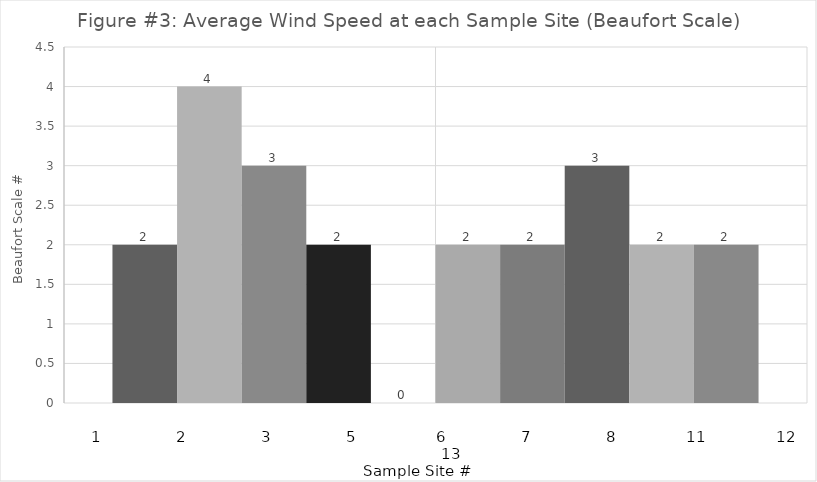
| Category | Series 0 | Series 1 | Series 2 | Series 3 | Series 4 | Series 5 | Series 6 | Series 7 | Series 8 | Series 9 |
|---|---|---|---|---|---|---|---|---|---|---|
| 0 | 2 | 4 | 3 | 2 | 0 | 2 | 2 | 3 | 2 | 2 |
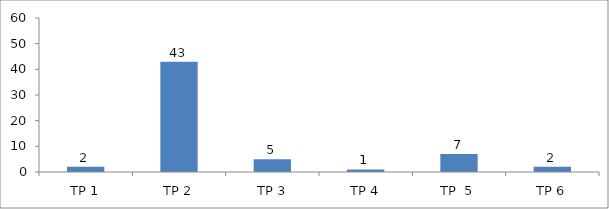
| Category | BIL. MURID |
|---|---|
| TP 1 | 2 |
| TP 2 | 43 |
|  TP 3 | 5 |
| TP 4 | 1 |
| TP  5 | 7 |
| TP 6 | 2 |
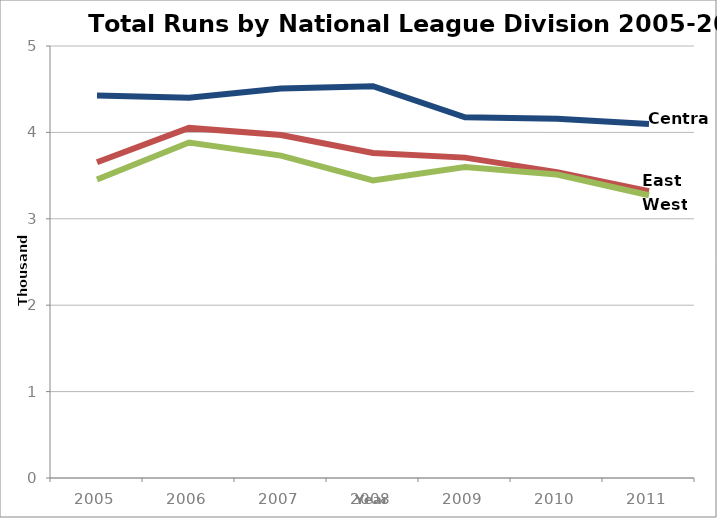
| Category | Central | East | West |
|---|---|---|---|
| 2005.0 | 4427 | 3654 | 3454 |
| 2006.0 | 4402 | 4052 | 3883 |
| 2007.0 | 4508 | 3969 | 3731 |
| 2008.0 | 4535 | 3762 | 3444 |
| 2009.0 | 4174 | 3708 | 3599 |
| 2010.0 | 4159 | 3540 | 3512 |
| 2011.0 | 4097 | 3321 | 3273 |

################

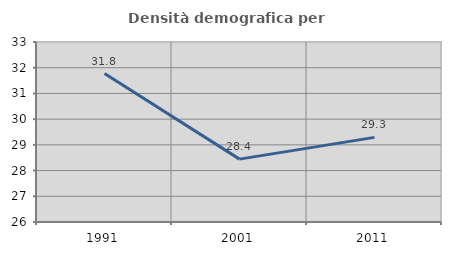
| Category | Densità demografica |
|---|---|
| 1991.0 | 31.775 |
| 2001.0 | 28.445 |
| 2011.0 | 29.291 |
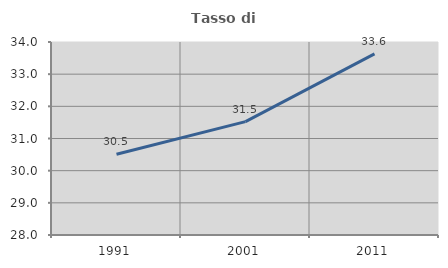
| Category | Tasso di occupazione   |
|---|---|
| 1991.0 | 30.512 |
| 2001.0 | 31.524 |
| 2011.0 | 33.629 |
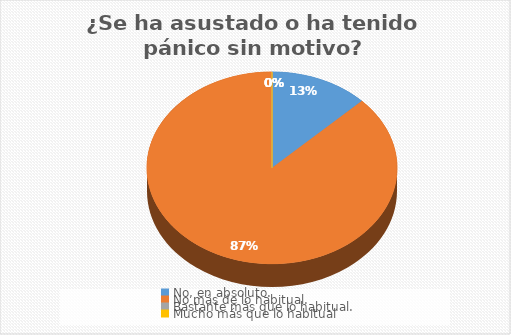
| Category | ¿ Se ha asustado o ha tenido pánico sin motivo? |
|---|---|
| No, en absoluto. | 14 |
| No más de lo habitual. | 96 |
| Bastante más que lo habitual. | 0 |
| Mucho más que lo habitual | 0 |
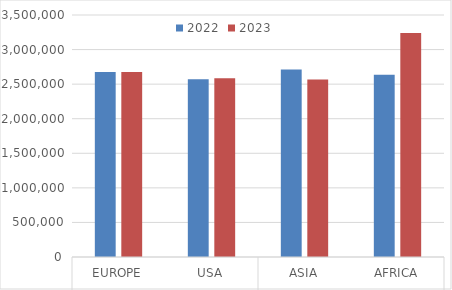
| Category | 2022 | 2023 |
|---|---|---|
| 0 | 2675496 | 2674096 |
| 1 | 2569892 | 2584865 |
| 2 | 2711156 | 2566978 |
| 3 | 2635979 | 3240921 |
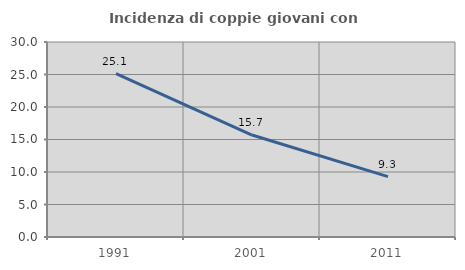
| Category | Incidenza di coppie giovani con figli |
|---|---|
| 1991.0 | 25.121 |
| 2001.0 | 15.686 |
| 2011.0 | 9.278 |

################

**REQUIREMENT**
Output only the stretch above from the line with "2675496 | 2674096 |" through the line with "2011.0 | 9.278 |", reproduced exactly. Exclude pictures.

**FINAL ANSWER**
| 0 | 2675496 | 2674096 |
| 1 | 2569892 | 2584865 |
| 2 | 2711156 | 2566978 |
| 3 | 2635979 | 3240921 |
| Category | Incidenza di coppie giovani con figli |
|---|---|
| 1991.0 | 25.121 |
| 2001.0 | 15.686 |
| 2011.0 | 9.278 |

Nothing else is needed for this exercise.